Exercise -> What's needed is an exact copy of the lines from the one that contains "Busto de Camões" to the end of the data below, leaving the pictures out.

Information shown ->
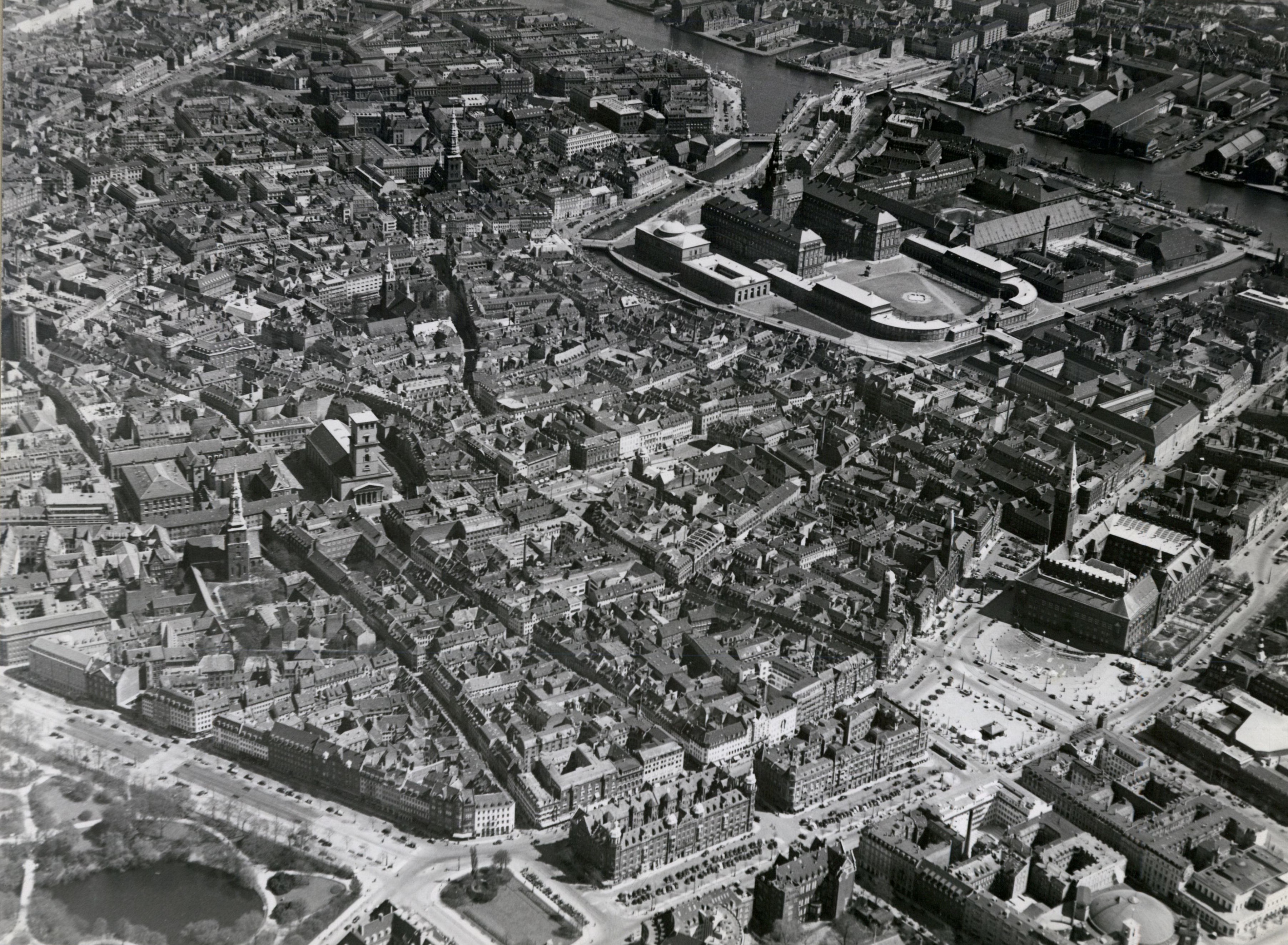 Slotsholmen. Set fra Jarmers Plads.
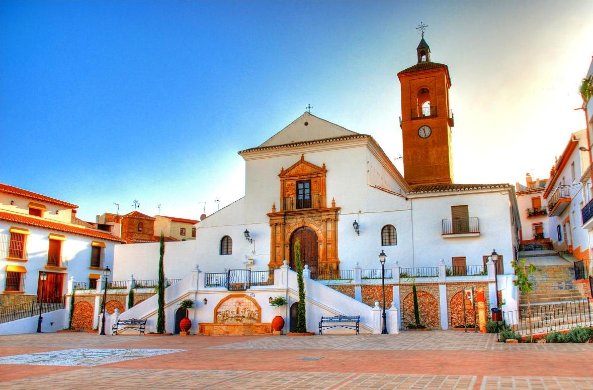 Alcudia de Guadix -Iglesia de La Anunciación
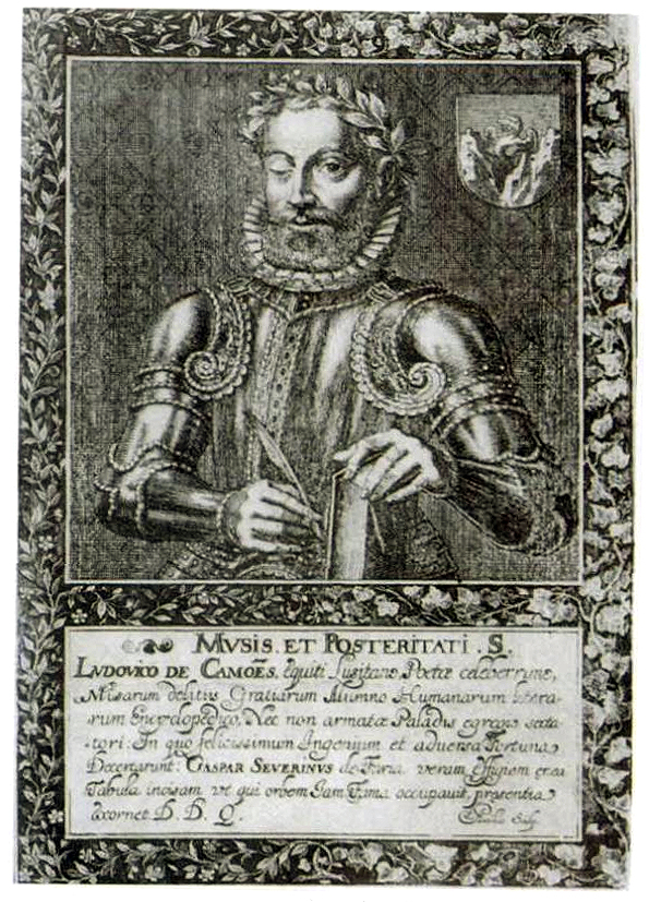 Busto de Camões
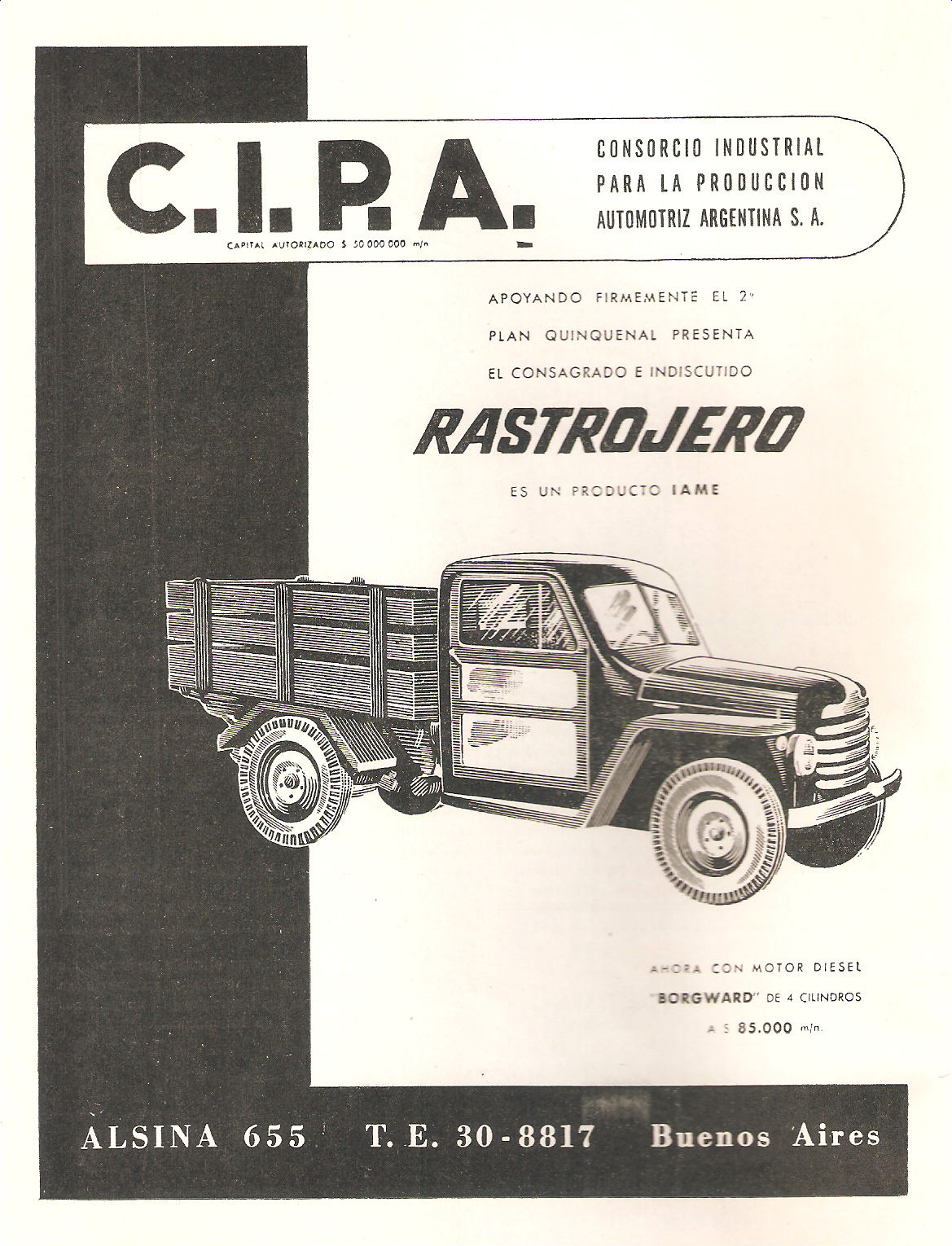 Anuncio de un Rastrojero en el nº 227 de noviembre de 1954 año XXI vol XXXVIII de la Revista Geográfica Americana.

Solution to this task ->
 Busto de Camões
 Anuncio de un Rastrojero en el nº 227 de noviembre de 1954 año XXI vol XXXVIII de la Revista Geográfica Americana.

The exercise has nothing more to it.